Vorlesetag 2017 AfD-Politiker sollen in Kitas auftreten

Politiker lesen Kindern vor: kein ungewöhnliches Bild am "Vorlesetag". In diesem Jahr wurden auch AfD-Politiker in die Kitas und Schulen eingeladen - und der Ärger ist groß.
Schülerinnen und Schüler am Vorlesetag 2016

Schülerinnen und Schüler am Vorlesetag 2016

Foto: Roland Weihrauch/ picture alliance / dpa

Am 17. November ist wieder der sogenannte Bundesweite Vorlesetag - der gemeinsame Aktionstag von Stiftung Lesen, Deutsche Bahn Stiftung und "Die Zeit". Ziel ist es, vor allem Kinder fürs Lesen zu begeistern, mit Aktionen in Schulen, Kindergärten, Bibliotheken oder Buchläden.
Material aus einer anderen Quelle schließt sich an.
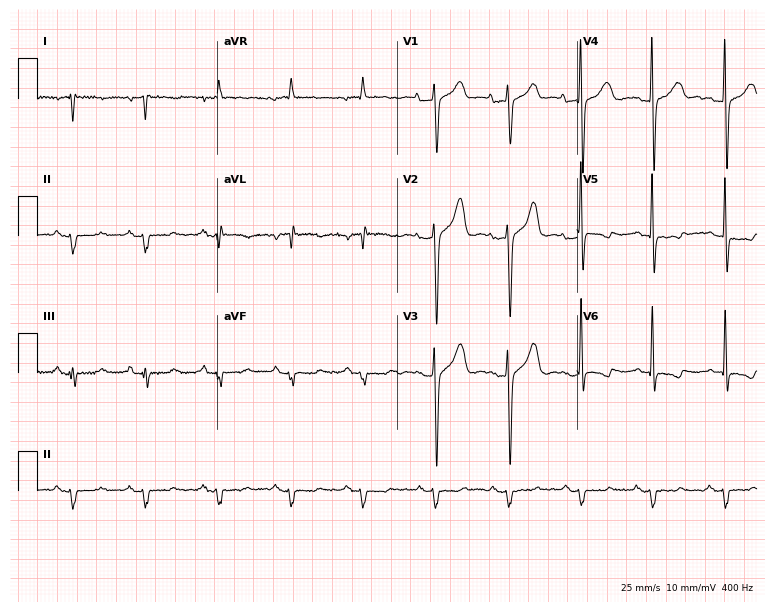
12-lead ECG (7.3-second recording at 400 Hz) from an 83-year-old female patient. Screened for six findings — first-degree AV block, right bundle branch block (RBBB), left bundle branch block (LBBB), sinus bradycardia, atrial fibrillation (AF), sinus tachycardia — none is recorded.

Im vergangenen Jahr freuten sich die Veranstalter noch über nach eigenen Angaben "135.000 Vorleseaktionen - darunter mehr als tausend Lesungen von Politikerinnen und Politikern". In diesem Jahr sorgt aber gerade die Beteiligung von Politikerinnen und Politikern für Streit - denn die Stiftung Lesen hat auch AfD-Mandatsträger eingeladen, am Vorlesetag 2017 mitzuwirken.

Die Stiftung Lesen mache durch die Einladung "den Bock zum Gärtner", kritisierte die Präsidentin des deutschen Ablegers des Schriftstellerverbandes PEN, Regula Venske. "Nach Auffassung des deutschen PEN sind die Grundsätze der AfD, die sich gegen die bestehende kulturelle Vielfalt und Toleranz richten, nicht vereinbar mit den an Schulen und Kitas vertretenen und unsere Gesellschaft bereichernden Leitbildern."

"Kitas und Schulen sollen selbst entscheiden"

Tatsächlich heißt es auch in den Leitlinien der Stiftung Lesen: "Sie schließt die Zusammenarbeit mit Parteien, Institutionen und anderen Gruppen oder Einzelpersonen, die antidemokratisches, rassistisches, fremdenfeindliches oder diskriminierendes Gedankengut vertreten oder verbreiten, aus." Mit ihrer an Politiker "von fragwürdiger politischer Couleur und Gesinnung" gerichteten Einladung habe die Stiftung Lesen ihren eigenen Grundsätzen widersprochen, so PEN-Präsidentin Venske.

Die Stiftung hält auf Anfrage von SPIEGEL ONLINE dagegen, dass man in den vergangenen Jahren die NPD ausdrücklich von den Einladungen ausgeschlossen habe, da diese "nachweislich verfassungsfeindlich und undemokratisch" sei. Bei der AfD wollte die Stiftung Lesen diesen Schritt aber nicht vollziehen.

Die drei Initiatoren des Bundesweiten Vorlesetags, heißt es in einer offiziellen Stellungnahme der Stiftung Lesen, seien sich einig, "dass zwar alle demokratisch legitimierten Parteien einen Hinweis auf den Bundesweiten Vorlesetag erhalten - dass aber die Kitas und Schulen selber entscheiden, ob und mit welcher Politikerin oder welchem Politiker sie eine Vorlesestunde durchführen."